These states are visible live as you edit the connection form - a catalog vendor-official entry over HTTPS computes L1 - Safe, while typing an unknown public URL with no auth immediately trips no-auth-unknown and the chip turns L5 - Critical. See the connection risk preview.

Tool risk - base action plus documentation penalty { #tool-risk }

McpToolPublishRiskCalculator scores an individual upstream tool on two axes (same bucketing as the server). The base-action axis reads the MCP tool annotations - readOnlyHint absent/false +1, destructiveHint +2, openWorldHint +1, idempotentHint -1, side-effect scope REMOTE_WRITE +1 / REMOTE_ADMIN +2, sends-user-data +1 (floored at 0). The doc-penalty axis (capped at 3) adds gaps for a missing/short/boilerplate description, an absent input schema, under-50%-described properties, unspecified annotations, and unfilled curator-checklist fields (side-effect type, external data flow, reversibility).

Three tool floor overrides: an irreversible verb in the tool name (delete_, drop_, purge_, wipe_, remove_, force_push) → L5; destructiveHint without idempotentHint → L5; a description and annotations both entirely missing → L4.

!!! info “Trusted-server doc waiver” When a tool comes from a catalog server carrying any trust signal, the per-tool documentation penalty is waived to zero - the catalog’s curation substitutes for per-tool docs, so a well-vetted vendor tool is not punished for a terse description.
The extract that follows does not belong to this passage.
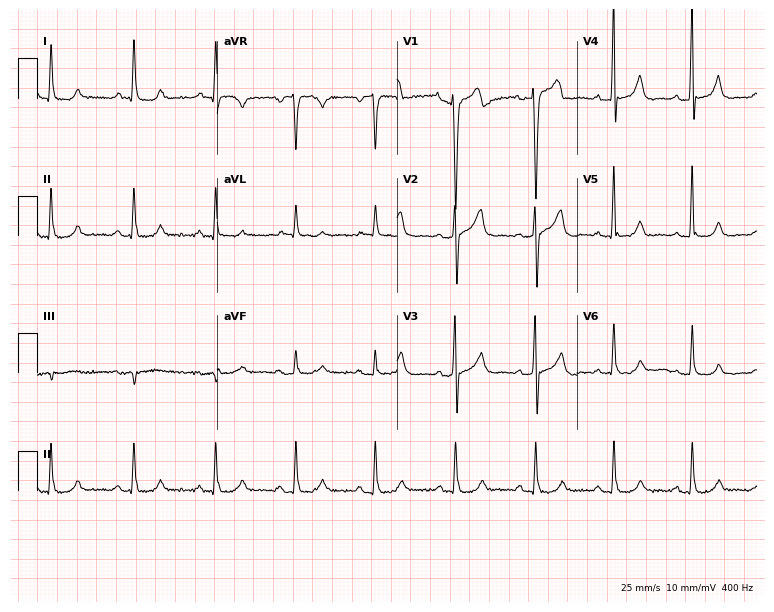
ECG (7.3-second recording at 400 Hz) — a 54-year-old male patient. Labelled as a normal ECG.

The base-action axis and all floor rules still apply.

Composed risk and HITL mitigation { #composed-risk }

When an upstream tool is re-exposed on the built-in server, McpToolRiskComposer combines the two scores: if either side tripped a floor, the composed level is the higher of the two; otherwise the axis totals add and re-bucket. Marking the exposed tool HITL (require human approval) then lowers the effective level by one band (applyHitlMitigation, floored at L1) - a risk-accounting reflection that a human gates each call. The flag is persisted on the exposed member; the runtime approval gate itself is the MCP-elicitation checkpoint described in Human-in-the-Loop Approval, which honors the same flag.
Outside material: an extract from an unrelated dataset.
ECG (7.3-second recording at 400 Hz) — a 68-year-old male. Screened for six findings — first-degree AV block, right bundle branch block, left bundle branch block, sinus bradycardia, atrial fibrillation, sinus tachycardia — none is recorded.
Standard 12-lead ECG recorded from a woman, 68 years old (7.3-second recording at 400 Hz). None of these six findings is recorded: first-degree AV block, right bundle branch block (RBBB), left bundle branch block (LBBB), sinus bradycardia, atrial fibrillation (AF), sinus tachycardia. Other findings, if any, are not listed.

This is why exposing read_wiki_structure with HITL shows L1 - Safe with a HITL -1 annotation while its un-gated siblings stay L2 - Low:

DeepWiki expanded in the Composed Tools drawer - read_wiki_structure shows L1 - Safe with a HITL -1 mitigation badge and a ticked HITL box; read_wiki_contents and ask_question stay L2 - Low{ loading=lazy }

The safe-wrapping contract { #wrapping-contract }

Re-exposing an upstream tool does not copy it - it wraps it in a WrappedExternalToolCallback. The wrapper is a thin, uniform safety envelope: whatever language or framework the upstream tool was built with, once wrapped it behaves like a first-class, governed tool on the built-in server. The upstream call itself is unchanged - but everything around it is now guaranteed:

The wrapper adds What it does
Re-identification Publishes under the exposed alias and optional description override; the input schema passes through unchanged
Risk level Carries the composed L0-L5 level (server + tool, HITL-mitigated) as a chip and a span tag
Logging & tracing Emits mcp.tool.start / mcp.tool.done / mcp.tool.crash with call duration on every invocation
Risk MDC context Pushes saip.cid, saip.tool.origin, saip.composition.*, saip.upstream.*, saip.risk.*, and saip.risk.floor_trigger for the duration of the call - so a chat tool call traces back to its upstream origin and computed risk (see Observability → MCP Servers)
Secret masking Redacts upstream connection secrets from error messages before they reach logs or chat
HITL gate Records the per-tool human-approval flag; the runtime elicitation gate honors it

This is what makes “any-language MCP server → wrap → safe” concrete: a tool you did not author and cannot inspect becomes one that is identified, risk-rated, approval-gated, logged, traced, and secret-masked at the boundary - without touching the upstream implementation.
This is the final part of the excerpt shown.